DESCRIPTION OF THE TASK:
Starting at the top of the entries below, write out each line up to and including the one containing "39474.624 | 0 |". Leave the pictures out.

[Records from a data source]
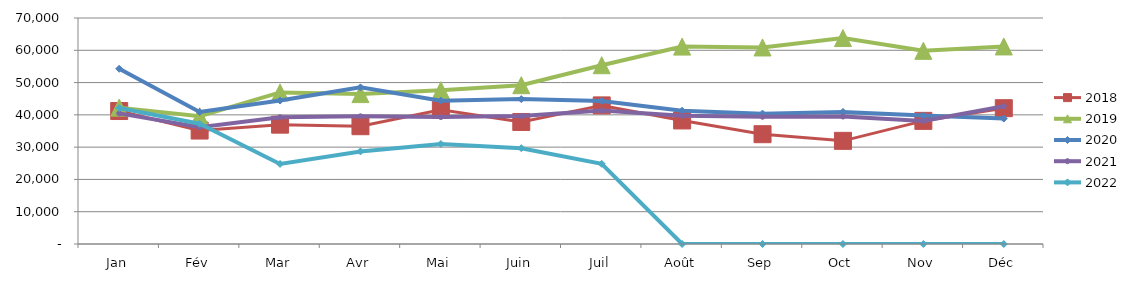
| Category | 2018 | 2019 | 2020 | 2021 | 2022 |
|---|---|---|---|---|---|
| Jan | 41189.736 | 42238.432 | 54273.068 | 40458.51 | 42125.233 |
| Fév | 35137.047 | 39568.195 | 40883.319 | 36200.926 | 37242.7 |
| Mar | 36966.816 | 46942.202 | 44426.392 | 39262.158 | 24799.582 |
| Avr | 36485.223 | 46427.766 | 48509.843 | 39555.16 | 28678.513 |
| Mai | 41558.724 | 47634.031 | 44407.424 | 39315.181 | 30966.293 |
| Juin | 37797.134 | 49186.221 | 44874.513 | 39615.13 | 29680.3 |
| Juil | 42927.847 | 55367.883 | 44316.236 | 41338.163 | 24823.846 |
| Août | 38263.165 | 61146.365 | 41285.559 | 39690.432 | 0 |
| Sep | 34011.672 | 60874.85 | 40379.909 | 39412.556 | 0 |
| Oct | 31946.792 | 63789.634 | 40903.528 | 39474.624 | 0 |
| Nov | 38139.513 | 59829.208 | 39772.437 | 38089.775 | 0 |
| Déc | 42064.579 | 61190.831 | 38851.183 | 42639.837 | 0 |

OUTPUT FOR THIS EXERCISE:
| Category | 2018 | 2019 | 2020 | 2021 | 2022 |
|---|---|---|---|---|---|
| Jan | 41189.736 | 42238.432 | 54273.068 | 40458.51 | 42125.233 |
| Fév | 35137.047 | 39568.195 | 40883.319 | 36200.926 | 37242.7 |
| Mar | 36966.816 | 46942.202 | 44426.392 | 39262.158 | 24799.582 |
| Avr | 36485.223 | 46427.766 | 48509.843 | 39555.16 | 28678.513 |
| Mai | 41558.724 | 47634.031 | 44407.424 | 39315.181 | 30966.293 |
| Juin | 37797.134 | 49186.221 | 44874.513 | 39615.13 | 29680.3 |
| Juil | 42927.847 | 55367.883 | 44316.236 | 41338.163 | 24823.846 |
| Août | 38263.165 | 61146.365 | 41285.559 | 39690.432 | 0 |
| Sep | 34011.672 | 60874.85 | 40379.909 | 39412.556 | 0 |
| Oct | 31946.792 | 63789.634 | 40903.528 | 39474.624 | 0 |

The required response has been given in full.